Untuk melaksanakan campur tangan non-farmasi secara cepat, kolaboratif,
dan secara efektif, Pemerintah Provinsi Hubei membangun Darurat Kesehatan
Masyarakat Hubei pada 20 Januari 2020, dengan sektor lain yang berpartisipasi
(misalnya: pemerintah, organisasi non-pemerintah (LSM), lembaga penelitian,
dan swasta organisasi). Pusat Pencegahan dan Pengendalian COVID-19 Hubei
adalah inti yang terhubung dengan sebagian besar aktor yang berpartisipasi. Itu
juga pemimpin semua lokal aktor yang berpartisipasi, yang mengorganisir dan
memerintahkan para aktor ini untuk mencapai tujuan kesehatan masyarakat dalam
mengakhiri wabah COVID-19 di Provinsi Hubei. Dan ada hubungan kolaboratif
yang kuat di antara Kelompok Terkemuka dari Komite Sentral BPK untuk
Pencegahan dan Pengendalian COVID-19, Dewan Negara RRT, Pusat
Pencegahan dan Pengendalian Covid-19 Hubei, dan Pemerintah Provinsi Hubei.
Virus Covid-19 diprediksi oleh Univertas Hardvard akan tiba secepatnya di
Indonesia, namun sejumlah pejabat Indonesia dianggap terlalu meremehkan virus
satu ini. Menteri Kesehatan, Terawan Agus Putranto bahkan menolak mentah-
mentah prediksi Universitas Harvard. Ia mengatakan bahwa faktanya belum ada

2
laporan pasien terjangkit covid saat itu. Setelah itu barulah diketahui bahwa
penyebaran Covid-19 pertama kali ditemukan di Indonesia pada tanggal 20 Maret
2020 dengan diumumkannya dua orang pasien pertama oleh Presiden Joko
Widodo. Semenjak itulah, jumlah pasien Covid-19 terus meningkat. Pada 13
Maret 2020, pemerintah secara resmi mengumumkan bahwa 35 orang telah
terinfeksi, 3 orang sembuh, dan 2 orang meninggal.
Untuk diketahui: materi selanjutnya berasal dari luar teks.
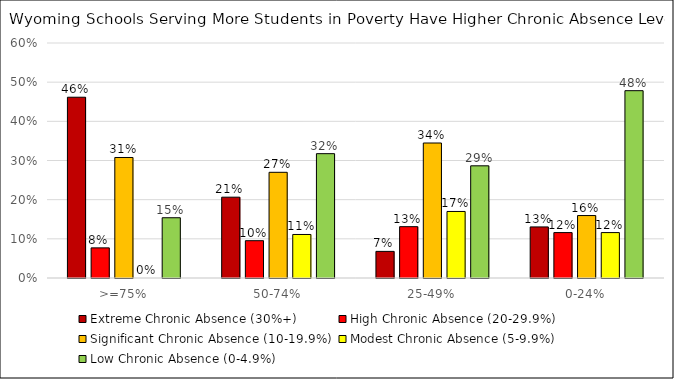
| Category | Extreme Chronic Absence (30%+) | High Chronic Absence (20-29.9%) | Significant Chronic Absence (10-19.9%) | Modest Chronic Absence (5-9.9%) | Low Chronic Absence (0-4.9%) |
|---|---|---|---|---|---|
| >=75% | 0.462 | 0.077 | 0.308 | 0 | 0.154 |
| 50-74% | 0.206 | 0.095 | 0.27 | 0.111 | 0.317 |
| 25-49% | 0.068 | 0.131 | 0.345 | 0.17 | 0.286 |
| 0-24% | 0.13 | 0.116 | 0.159 | 0.116 | 0.478 |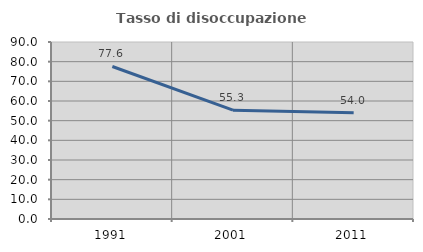
| Category | Tasso di disoccupazione giovanile  |
|---|---|
| 1991.0 | 77.554 |
| 2001.0 | 55.325 |
| 2011.0 | 53.965 |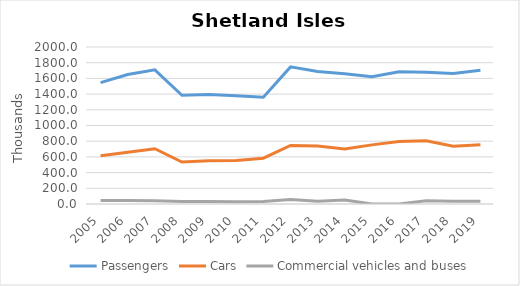
| Category | Passengers | Cars | Commercial vehicles and buses |
|---|---|---|---|
| 2005.0 | 1546.723 | 614.5 | 44.8 |
| 2006.0 | 1649.078 | 660.424 | 43.61 |
| 2007.0 | 1708.572 | 703.868 | 41.382 |
| 2008.0 | 1384.764 | 534.804 | 31.112 |
| 2009.0 | 1393.5 | 550.2 | 31.2 |
| 2010.0 | 1377.8 | 555.4 | 30 |
| 2011.0 | 1359.1 | 583.6 | 30.76 |
| 2012.0 | 1746.6 | 746.2 | 57 |
| 2013.0 | 1687.307 | 737.842 | 35.366 |
| 2014.0 | 1658.493 | 701 | 50.796 |
| 2015.0 | 1621.744 | 753.116 | 0.172 |
| 2016.0 | 1683.26 | 794.88 | 0.198 |
| 2017.0 | 1679.902 | 806.337 | 41.229 |
| 2018.0 | 1662.092 | 736.979 | 35.687 |
| 2019.0 | 1702.441 | 755.526 | 35.064 |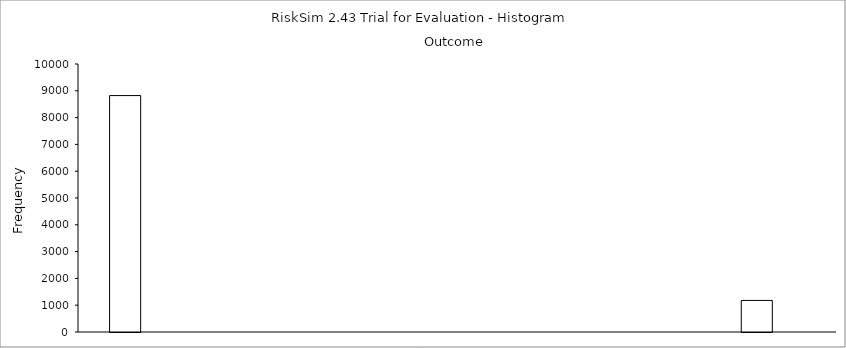
| Category | Series 0 |
|---|---|
| 0 | 0 |
| 1 | 8822 |
| 2 | 0 |
| 3 | 0 |
| 4 | 0 |
| 5 | 0 |
| 6 | 0 |
| 7 | 0 |
| 8 | 0 |
| 9 | 0 |
| 10 | 0 |
| 11 | 0 |
| 12 | 0 |
| 13 | 0 |
| 14 | 0 |
| 15 | 0 |
| 16 | 0 |
| 17 | 0 |
| 18 | 0 |
| 19 | 0 |
| 20 | 0 |
| 21 | 1178 |
| 22 | 0 |
| 23 | 0 |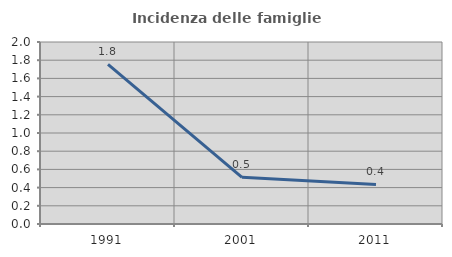
| Category | Incidenza delle famiglie numerose |
|---|---|
| 1991.0 | 1.754 |
| 2001.0 | 0.513 |
| 2011.0 | 0.435 |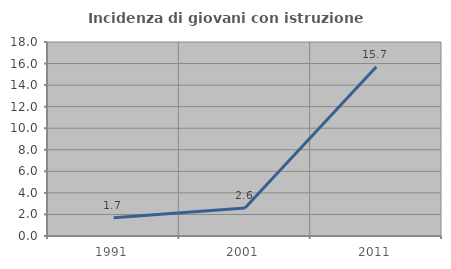
| Category | Incidenza di giovani con istruzione universitaria |
|---|---|
| 1991.0 | 1.685 |
| 2001.0 | 2.604 |
| 2011.0 | 15.702 |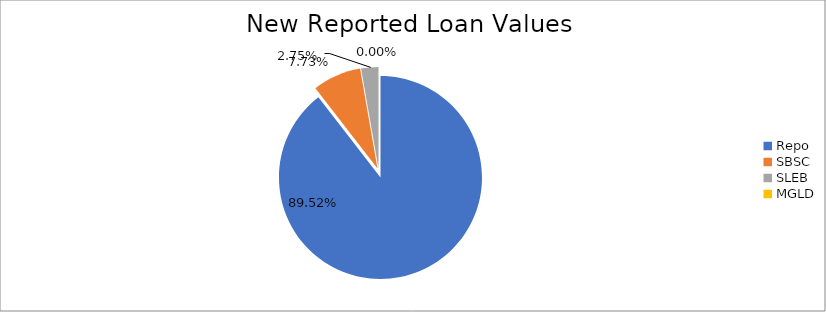
| Category | Series 0 |
|---|---|
| Repo | 11570548.214 |
| SBSC | 999273.814 |
| SLEB | 355107.776 |
| MGLD | 275.232 |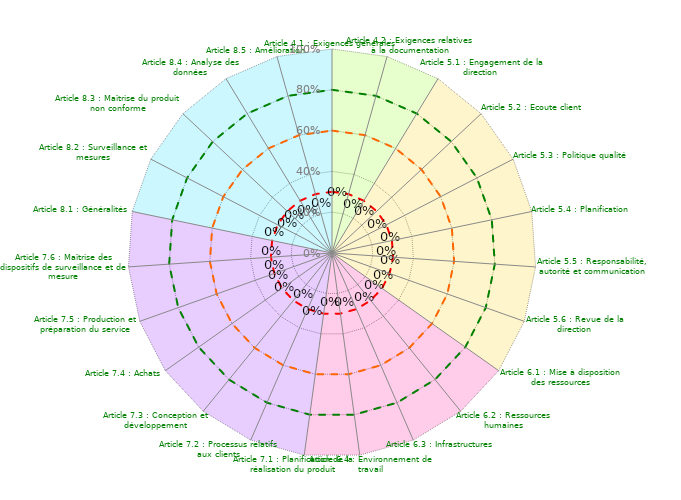
| Category | Coloriage Art 4 | Coloriage Art 5 | Coloriage Art  6 | Coloriage Art 7 | Coloriage Art 8 | Conforme | Convaincant | Informel | Résultat |
|---|---|---|---|---|---|---|---|---|---|
| Article 4.1 : Exigences générales | 1 | 0 | 0 | 0 | 1 | 0.8 | 0.6 | 0.3 | 0 |
| Article 4.2 : Exigences relatives à la documentation | 1 | 0 | 0 | 0 | 0 | 0.8 | 0.6 | 0.3 | 0 |
| Article 5.1 : Engagement de la direction | 1 | 1 | 0 | 0 | 0 | 0.8 | 0.6 | 0.3 | 0 |
| Article 5.2 : Ecoute client | 0 | 1 | 0 | 0 | 0 | 0.8 | 0.6 | 0.3 | 0 |
| Article 5.3 : Politique qualité | 0 | 1 | 0 | 0 | 0 | 0.8 | 0.6 | 0.3 | 0 |
| Article 5.4 : Planification | 0 | 1 | 0 | 0 | 0 | 0.8 | 0.6 | 0.3 | 0 |
| Article 5.5 : Responsabilité, autorité et communication | 0 | 1 | 0 | 0 | 0 | 0.8 | 0.6 | 0.3 | 0 |
| Article 5.6 : Revue de la direction | 0 | 1 | 0 | 0 | 0 | 0.8 | 0.6 | 0.3 | 0 |
| Article 6.1 : Mise à disposition des ressources | 0 | 1 | 1 | 0 | 0 | 0.8 | 0.6 | 0.3 | 0 |
| Article 6.2 : Ressources humaines | 0 | 0 | 1 | 0 | 0 | 0.8 | 0.6 | 0.3 | 0 |
| Article 6.3 : Infrastructures | 0 | 0 | 1 | 0 | 0 | 0.8 | 0.6 | 0.3 | 0 |
| Article 6.4 : Environnement de travail | 0 | 0 | 1 | 0 | 0 | 0.8 | 0.6 | 0.3 | 0 |
| Article 7.1 : Planification de la réalisation du produit | 0 | 0 | 1 | 1 | 0 | 0.8 | 0.6 | 0.3 | 0 |
| Article 7.2 : Processus relatifs aux clients | 0 | 0 | 0 | 1 | 0 | 0.8 | 0.6 | 0.3 | 0 |
| Article 7.3 : Conception et développement | 0 | 0 | 0 | 1 | 0 | 0.8 | 0.6 | 0.3 | 0 |
| Article 7.4 : Achats | 0 | 0 | 0 | 1 | 0 | 0.8 | 0.6 | 0.3 | 0 |
| Article 7.5 : Production et préparation du service | 0 | 0 | 0 | 1 | 0 | 0.8 | 0.6 | 0.3 | 0 |
| Article 7.6 : Maîtrise des dispositifs de surveillance et de mesure | 0 | 0 | 0 | 1 | 0 | 0.8 | 0.6 | 0.3 | 0 |
| Article 8.1 : Généralités | 0 | 0 | 0 | 1 | 1 | 0.8 | 0.6 | 0.3 | 0 |
| Article 8.2 : Surveillance et mesures | 0 | 0 | 0 | 0 | 1 | 0.8 | 0.6 | 0.3 | 0 |
| Article 8.3 : Maîtrise du produit non conforme | 0 | 0 | 0 | 0 | 1 | 0.8 | 0.6 | 0.3 | 0 |
| Article 8.4 : Analyse des données | 0 | 0 | 0 | 0 | 1 | 0.8 | 0.6 | 0.3 | 0 |
| Article 8.5 : Amélioration | 0 | 0 | 0 | 0 | 1 | 0.8 | 0.6 | 0.3 | 0 |

Pemerintah Indonesia dianggap lambat dalam merespon virus ini. Disaat
negara lain sudah berbondong-bondong menyiapkan rumah sakit, sosialisasi
terkait virus, bahkan menetapkan protokol kesehatan. Koordinasi antara
pemerintah pusat dan pemerintah daerah yang dinilai buruk, serta buruknya
komunikasi antara Kementerian Kesehatan dengan instansi lain terlihat dari
pemberitahuan kasus pertama, dan juga pelanggaran privasi pasien. Hal itu
diperparah dengan kebijakan pemerintah yang sengaja membatasi informasi
tentang perkembangan virus di Indonesia. Pemerintah berulang kali menyebarkan
hoax. Disimpulkan dari kurangnya informasi tentang pengaruh virus pada pasien
dan di mana penyebarannya. Kebijakan ini sangat berbeda negara lain dalam
menghadapi Covid-19. Misalnya Negara Korea secara berkala menerbitkan kasus,
mempublikasikan lokasi di mana kasus tersebut ditemukan, informasi yang
transparan, lengkap dan jelas. Respon pemerintah yang cepat, tepat dan
bertanggung jawab akan berdampak positif karena itu akan membangun
kepercayaan publik dan meningkatkan kesiapan masyarakat.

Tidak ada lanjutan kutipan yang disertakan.